Inspect Validator Scheduling

  1. Start a node with a validator address or validator private key.
  2. Submit an election, then inspect:
Invoke-RestMethod http://localhost:8080/v1/validators
Invoke-RestMethod http://localhost:8080/v1/consensus

You should see:

  • a validator snapshot version that increases when the election result is replaced
  • the persisted validator list and normalized election config
  • totalVotingPower, quorumVotingPower, currentRound, currentRoundStartedAt, and nextProposer

Inspect Signed Validator Identity

If you want the node to prove which validator it represents over the current HTTP transport, start it with a validator private key:

$env:ZEPHYR_NODE_ID="node-a"
$env:ZEPHYR_VALIDATOR_PRIVATE_KEY="<base64-pkcs8-p256-private-key>"
go run ./cmd/node

Then inspect:

Invoke-RestMethod http://localhost:8080/v1/status
Invoke-RestMethod http://localhost:8080/v1/peers

Enforce Peer Admission

If you want the current HTTP devnet to fail closed on unsigned or mismatched peers, start the node with:

$env:ZEPHYR_NODE_ID="node-a"
$env:ZEPHYR_VALIDATOR_PRIVATE_KEY="<base64-pkcs8-p256-private-key>"
$env:ZEPHYR_PEERS="http://localhost:8081"
$env:ZEPHYR_REQUIRE_PEER_IDENTITY="true"
$env:ZEPHYR_PEER_VALIDATORS="http://localhost:8081=zph_validator_b"
go run ./cmd/node

What to expect:

  • GET /v1/status reports peerIdentityRequired=true
  • GET /v1/peers shows expectedValidator, admitted, admissionError, syncState, heightDelta, per-peer incidentCount, incidentOccurrences, latestIncidentAt, the latest import, snapshot-repair, and replication-failure metadata, and durable recentIncidents history for each configured peer
  • background sync and outgoing replication use only admitted peers under this policy
  • replicated peer POST requests without a valid identity, or from validators outside the configured binding allowlist, are rejected with 403

Enable Structured Event Logs

If you want incident-friendly JSON logs while keeping the existing HTTP API surfaces, start the node with:

$env:ZEPHYR_ENABLE_STRUCTURED_LOGS="true"
go run ./cmd/node

What to expect:

  • consensus diagnostics, peer-sync incidents, and snapshot-restore recovery events are emitted as newline-delimited JSON
  • GET /v1/status, GET /v1/consensus, and GET /v1/metrics report structuredLogsEnabled=true
  • the logs are designed to pair with GET /v1/metrics, diagnostics, and peerSyncSummary rather than replace those durable views

Run A Manual Certificate-Gated Commit Flow

This is the lowest-level way to exercise the current certified block path.
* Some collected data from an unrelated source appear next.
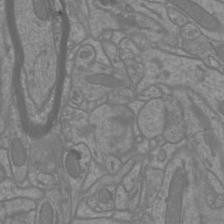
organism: Mouse
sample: Cortical neurons
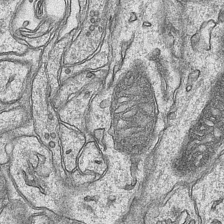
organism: Mouse
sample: CA1 Hippocampus
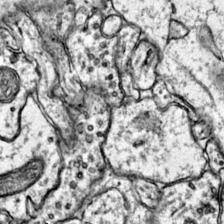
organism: Mouse
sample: Primary visual cortex
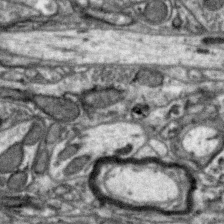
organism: Zebra finch
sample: Brain
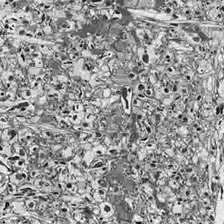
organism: Drosophila
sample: Optic lobe
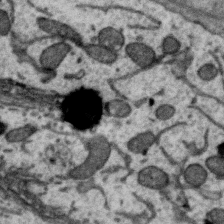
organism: Zebra finch
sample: Brain
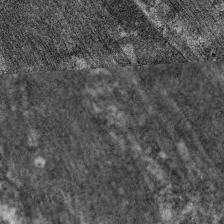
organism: C. elegans
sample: Pharynx
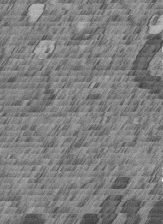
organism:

  1. Start a node with proposer scheduling and certificate enforcement enabled:
$env:ZEPHYR_NODE_ID="node-a"
$env:ZEPHYR_VALIDATOR_ADDRESS="zph_validator_a"
$env:ZEPHYR_VALIDATOR_PRIVATE_KEY="<base64-pkcs8-p256-private-key>"
$env:ZEPHYR_ENFORCE_PROPOSER_SCHEDULE="true"
$env:ZEPHYR_REQUIRE_CONSENSUS_CERTIFICATES="true"
go run ./cmd/node
  1. Make sure a validator set already exists.
  2. Queue at least one transaction in the mempool.
  3. Fetch the concrete next block candidate and the active round:
Invoke-RestMethod http://localhost:8080/v1/dev/block-template
Invoke-RestMethod http://localhost:8080/v1/consensus
  1. Build a signed proposal whose height, round, previousHash, producedAt, full transactions, ordered transactionIds, and blockHash match that template exactly.
  2. POST the proposal to /v1/consensus/proposals.
  3. Submit validator votes to /v1/consensus/votes until a quorum certificate exists for that same height, round, and blockHash.
  4. Commit that exact block template by reusing the returned producedAt timestamp:
$body = @{ producedAt = "2026-03-24T13:00:00Z" } | ConvertTo-Json
Invoke-RestMethod http://localhost:8080/v1/dev/produce-block -Method Post -ContentType 'application/json' -Body $body

Run An Automated Certified Devnet

This is the closest current path to a production-style validator flow, but it is still a first-pass timeout-driven round engine.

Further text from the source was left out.